- **Directions for this task**: Copy each line below exactly and leave the pictures out.

Supplied data section start

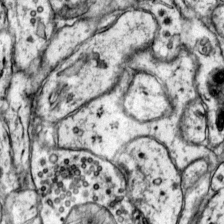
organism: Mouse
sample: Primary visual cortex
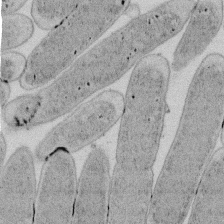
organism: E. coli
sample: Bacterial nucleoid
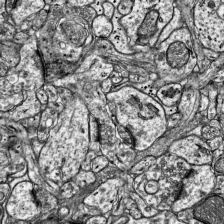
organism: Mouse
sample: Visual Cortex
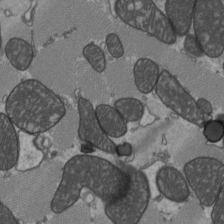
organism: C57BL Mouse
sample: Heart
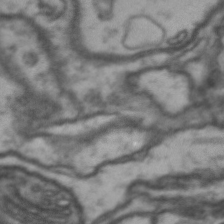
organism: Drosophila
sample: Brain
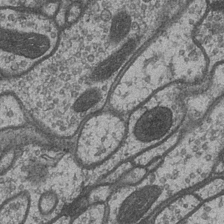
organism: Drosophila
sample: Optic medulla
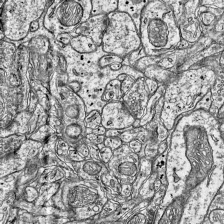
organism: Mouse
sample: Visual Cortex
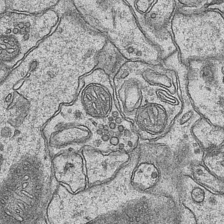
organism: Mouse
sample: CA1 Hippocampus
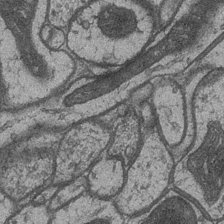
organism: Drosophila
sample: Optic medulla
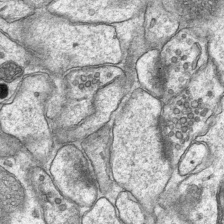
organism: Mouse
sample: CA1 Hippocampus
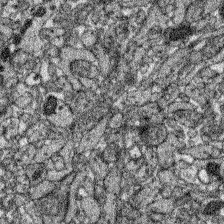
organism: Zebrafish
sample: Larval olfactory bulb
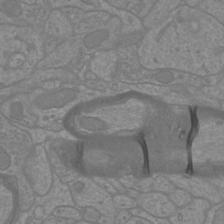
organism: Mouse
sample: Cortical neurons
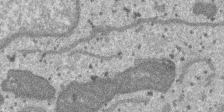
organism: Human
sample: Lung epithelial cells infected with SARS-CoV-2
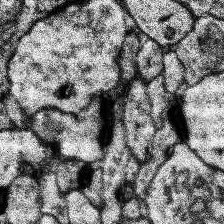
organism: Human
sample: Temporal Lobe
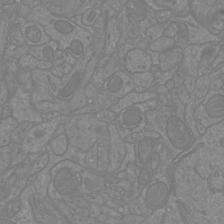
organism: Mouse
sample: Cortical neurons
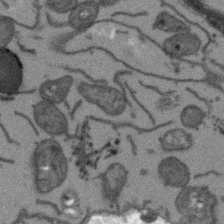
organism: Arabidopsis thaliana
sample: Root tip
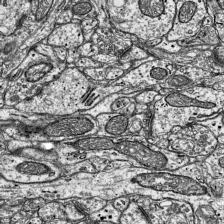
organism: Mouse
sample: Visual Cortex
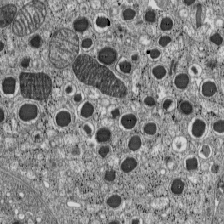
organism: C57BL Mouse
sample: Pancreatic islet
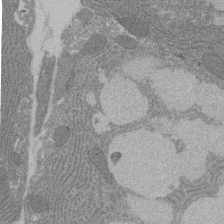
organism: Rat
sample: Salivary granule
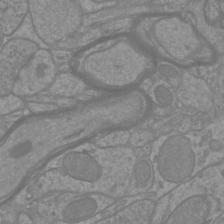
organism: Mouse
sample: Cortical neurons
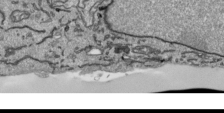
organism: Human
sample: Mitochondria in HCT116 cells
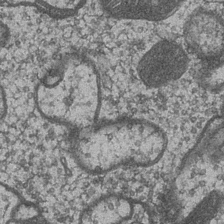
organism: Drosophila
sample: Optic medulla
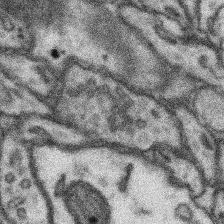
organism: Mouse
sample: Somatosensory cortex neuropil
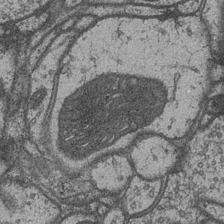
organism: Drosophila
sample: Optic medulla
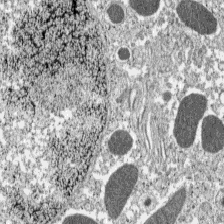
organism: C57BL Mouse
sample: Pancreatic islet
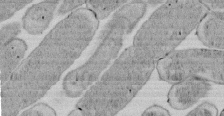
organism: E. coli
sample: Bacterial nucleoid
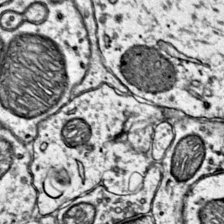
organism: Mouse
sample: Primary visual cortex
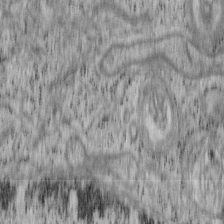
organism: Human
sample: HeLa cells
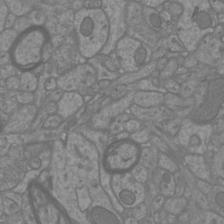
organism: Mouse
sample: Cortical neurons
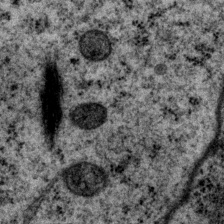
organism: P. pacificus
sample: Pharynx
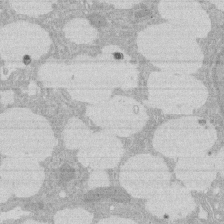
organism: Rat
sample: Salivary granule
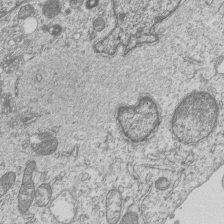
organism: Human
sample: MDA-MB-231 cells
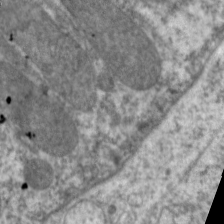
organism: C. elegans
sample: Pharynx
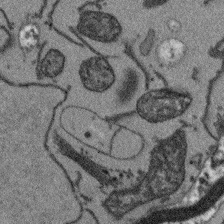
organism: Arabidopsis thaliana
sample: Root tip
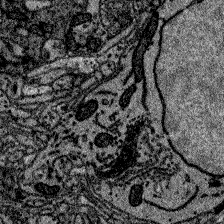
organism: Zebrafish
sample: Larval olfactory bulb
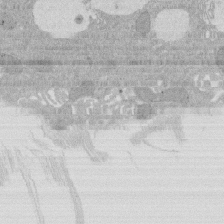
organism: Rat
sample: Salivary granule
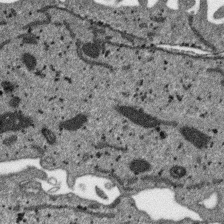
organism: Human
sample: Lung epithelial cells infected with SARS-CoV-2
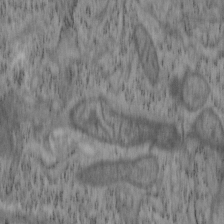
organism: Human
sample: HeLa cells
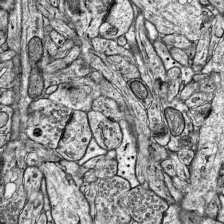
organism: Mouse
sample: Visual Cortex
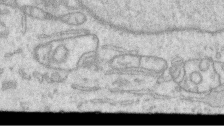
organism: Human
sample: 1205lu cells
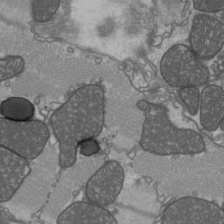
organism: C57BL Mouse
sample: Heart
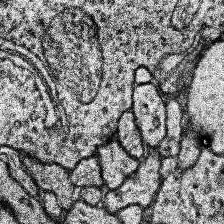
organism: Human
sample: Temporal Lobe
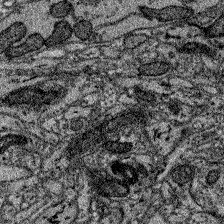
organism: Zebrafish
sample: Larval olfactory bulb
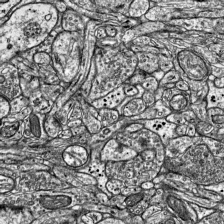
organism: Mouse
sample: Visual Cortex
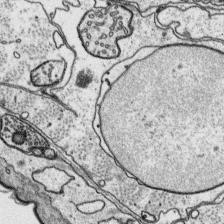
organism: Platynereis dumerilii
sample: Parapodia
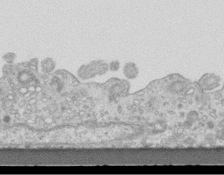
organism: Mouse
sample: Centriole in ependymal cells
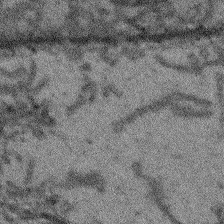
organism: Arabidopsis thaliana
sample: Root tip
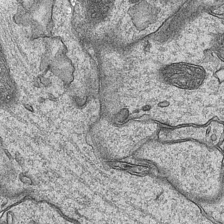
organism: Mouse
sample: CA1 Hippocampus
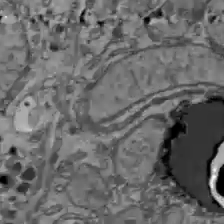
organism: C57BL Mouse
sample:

Supplied data section end

- **Solution to this task**:
organism: Mouse
sample: Primary visual cortex
organism: E. coli
sample: Bacterial nucleoid
organism: Mouse
sample: Visual Cortex
organism: C57BL Mouse
sample: Heart
organism: Drosophila
sample: Brain
organism: Drosophila
sample: Optic medulla
organism: Mouse
sample: Visual Cortex
organism: Mouse
sample: CA1 Hippocampus
organism: Drosophila
sample: Optic medulla
organism: Mouse
sample: CA1 Hippocampus
organism: Zebrafish
sample: Larval olfactory bulb
organism: Mouse
sample: Cortical neurons
organism: Human
sample: Lung epithelial cells infected with SARS-CoV-2
organism: Human
sample: Temporal Lobe
organism: Mouse
sample: Cortical neurons
organism: Arabidopsis thaliana
sample: Root tip
organism: Mouse
sample: Visual Cortex
organism: C57BL Mouse
sample: Pancreatic islet
organism: Rat
sample: Salivary granule
organism: Mouse
sample: Cortical neurons
organism: Human
sample: Mitochondria in HCT116 cells
organism: Drosophila
sample: Optic medulla
organism: Mouse
sample: Somatosensory cortex neuropil
organism: Drosophila
sample: Optic medulla
organism: C57BL Mouse
sample: Pancreatic islet
organism: E. coli
sample: Bacterial nucleoid
organism: Mouse
sample: Primary visual cortex
organism: Human
sample: HeLa cells
organism: Mouse
sample: Cortical neurons
organism: P. pacificus
sample: Pharynx
organism: Rat
sample: Salivary granule
organism: Human
sample: MDA-MB-231 cells
organism: C. elegans
sample: Pharynx
organism: Arabidopsis thaliana
sample: Root tip
organism: Zebrafish
sample: Larval olfactory bulb
organism: Rat
sample: Salivary granule
organism: Human
sample: Lung epithelial cells infected with SARS-CoV-2
organism: Human
sample: HeLa cells
organism: Mouse
sample: Visual Cortex
organism: Human
sample: 1205lu cells
organism: C57BL Mouse
sample: Heart
organism: Human
sample: Temporal Lobe
organism: Zebrafish
sample: Larval olfactory bulb
organism: Mouse
sample: Visual Cortex
organism: Platynereis dumerilii
sample: Parapodia
organism: Mouse
sample: Centriole in ependymal cells
organism: Arabidopsis thaliana
sample: Root tip
organism: Mouse
sample: CA1 Hippocampus
organism: C57BL Mouse
sample:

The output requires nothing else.